Saturday, 21 November 2009
Instituto Cinara
Cinara is the Instituto de Investigación y Desarrollo en Abastecimiento de Agua, Saneamiento Ambiental y Conservación del Recurso Hídrico (Research and Development Institute in Water Supply, Environmental Sanitation and Water Resources Conservation) in the Faculty of Engineering at the Universidad del Valle in Cali, Colombia. I’ve been a visiting professor here since 1996, but today was the first day I was interviewed (by Professor Mariela García) on what I thought was good (and bad) about Cinara. Well, I said, Cinara’s excellent because its staff are very enthusiastic and highly motivated and because they train engineers in low-cost water supply and sanitation for the poor, there aren’t enough institutes like Cinara in the world, and the world needs engineers properly trained in low-cost water supplies and sanitation for the poor − and lots of them.
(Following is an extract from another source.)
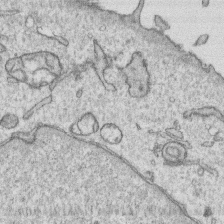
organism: Human
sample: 1205lu cells

One of the other questions was: ‘Why are there institutes of development studies in industrialized countries but not in developing countries?’, and I said that, because the remit of IDSs is much broader than WatSan for the poor, they tend to be overpopulated with sociologists, anthropologists, planners, economists, etc. but underpopulated with engineers − people who can actually do something about providing the poor with low-cost water supplies and sanitation . Of course, these other professionals have a role, an important role, to play in WatSan for the poor (John Kalbermatten taught us this in the 1970s − see here), but you have to have engineers. As Jamie Bartram says: “Infrastructure? Yes please, and lots of it”. And who gives you Infrastructure? Engineers, that’s who.